Fatal clinical outcome in a patient with sarcoidosis-lymphoma syndrome.
Ključne riječi
Sažetak
A 62-year-old female suspected of malignant disease underwent a splenectomy that revealed noncaseating granulomas in the histological specimen. Chest X-ray (CXR) and lung CT scans suggested sarcoidosis stage II. TBLB showed noncaseating granulomas. A diagnosis of sarcoidosis was made. Initially no treatment was needed as partial remission on CXR and normal lung function were observed. During the follow up she underwent open lung biopsy and axillary lymph node biopsy because of radiological progression with presence of CXR opacities imitating metastases and recurrent lymphadenopathy. No malignant cells were found. Spontaneous partial resolution of disseminated changes on the CXR was observed. Because of progressive deterioration in lung function and the clinical course of the disease strongly suggesting the progression of systemic sarcoidosis, the patient was given steroid treatment, which initially resulted in partial remission of pulmonary disseminated changes, peripheral lymphadenopathy and improvement in lung function test.

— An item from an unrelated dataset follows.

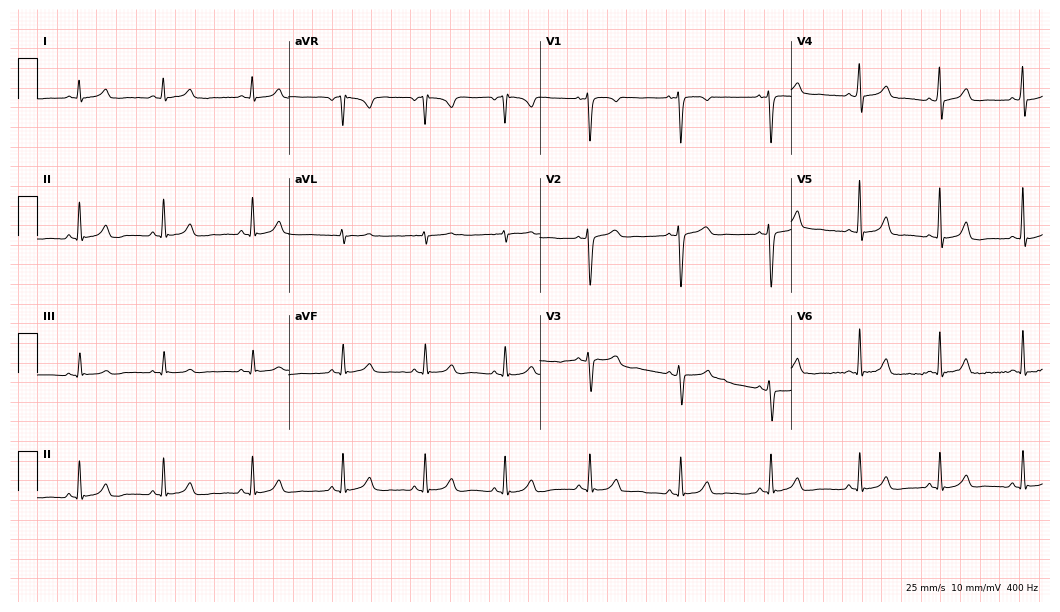
12-lead ECG from a female patient, 26 years old (10.2-second recording at 400 Hz). Recorded interpretation: within normal limits.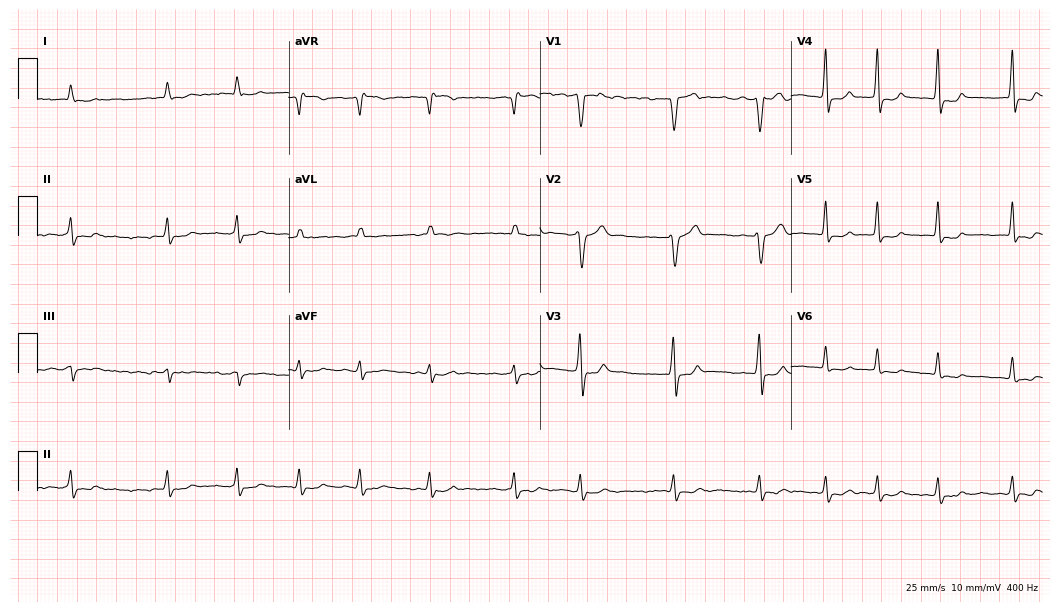
12-lead ECG from a male, 65 years old (10.2-second recording at 400 Hz). Shows atrial fibrillation.

Eight months later severe deterioration in general condition, anaemia, leukocytosis, hypoxemia, massive hepatomegaly and recurrence of general lymphadenopathy along with progression of disseminated changes were found. She died before the final diagnosis was established. Post-mortem examination showed a nodal marginal zone B-cell lymphoma with monocytoid B-cells, according to WHO classification. The malignant cells were found in the jugular, mediastinal, paratracheal, paragastric, paraintestinal and retroperitoneal lymph nodes and they infiltrated the lungs, pleura, liver, thyroid gland and pancreas. No sarcoid granulomas were found in the autopsy.